Ultraviolet light causes significant damage to skin over time
Extrinsic factors such as pollution, tobacco smoke, and excessive alcohol consumption can cause significant damage to the skin. However, more than 90% of the time-dependent environmental damage to skin is caused by sun exposure. Photoaging—the long-term damage to skin caused by UV light—occurs mainly within the dermis and results from an accumulation of abnormal elastic tissue, a condition known clinically as solar elastosis. The accumulation of damaged elastic and collagen fibers results in a dysfunctional extracellular matrix and leads to loss of elasticity of the skin, wrinkle formation, and telangiectasia (appearance on the skin's surface of small dilated blood vessels). In addition, repeated bouts of overexposure to the sun's radiation (i.e., sunburn) damage the melanocytes. Alterations in melanocyte function and structure can lead to a form of skin cancer called melanoma in genetically at-risk individuals. The importance of the ability of melanocytes to produce the protective skin pigment melanin is evident from the fact that dark skin photoages at a much slower rate than lighter skin.

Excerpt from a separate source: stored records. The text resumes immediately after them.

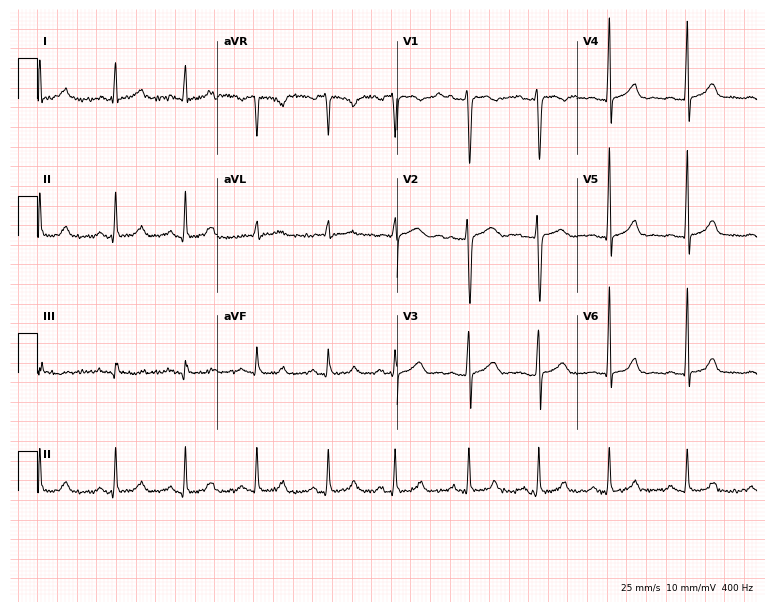
12-lead ECG from a female, 27 years old. Recorded interpretation: within normal limits.
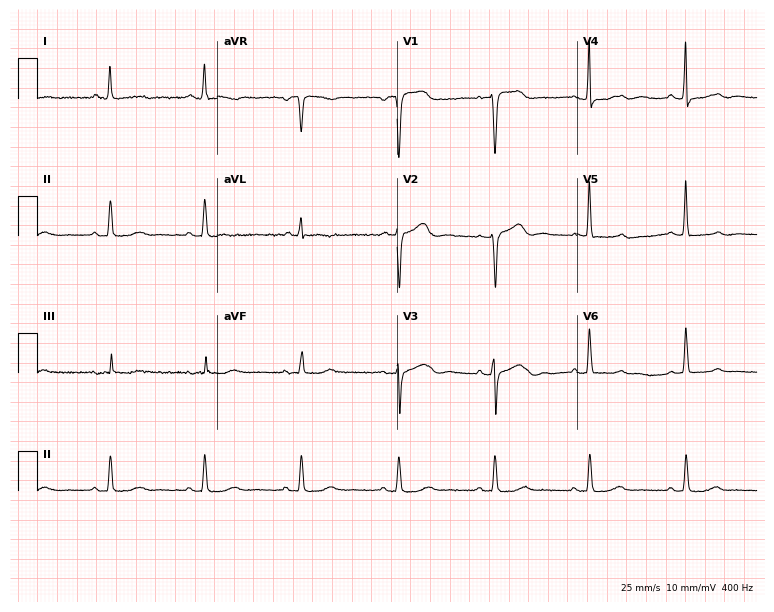
12-lead ECG from a 74-year-old female patient. No first-degree AV block, right bundle branch block, left bundle branch block, sinus bradycardia, atrial fibrillation or sinus tachycardia recorded for this tracing. Findings outside these six are not listed.
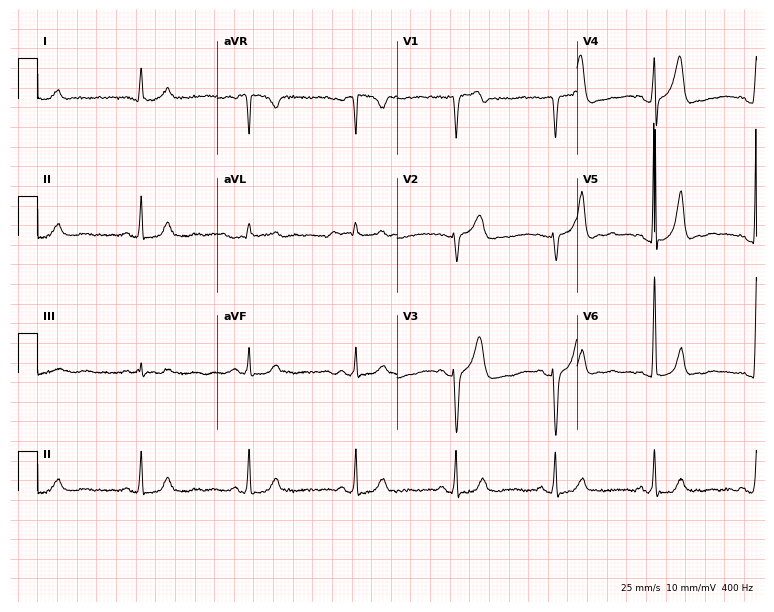
12-lead ECG from a male patient, 62 years old (7.3-second recording at 400 Hz). Recorded interpretation: within normal limits.

The etiology of photoaging and solar elastosis has yet to be conclusively determined. Most research indicates that the UV-generated role of ROS (also called oxygen-centered free radicals) may have a central role. Recall from Chapter 4 that the unpaired electrons of ROS react quickly with other molecules and alter protein structure and function. Since collagen and elastin have very slow turnover rates, damaged elastic fibers tend to accumulate in the matrix of the dermis. Damage to the elastic fibers also initiates the immune response, which can cause further damage to the dermis. Many investigations have shown that repeated bouts of immune system response to ROS-damaged tissue accelerate the rate of skin aging.
Photoaging can be completely prevented—do not expose yourself to the harmful UV radiation of the sun or tanning booths. However, since many people are unable or unwilling to take this drastic step, limiting the amount of time spent in the sun and using sun block can significantly reduce photoaging and the risk of skin cancer.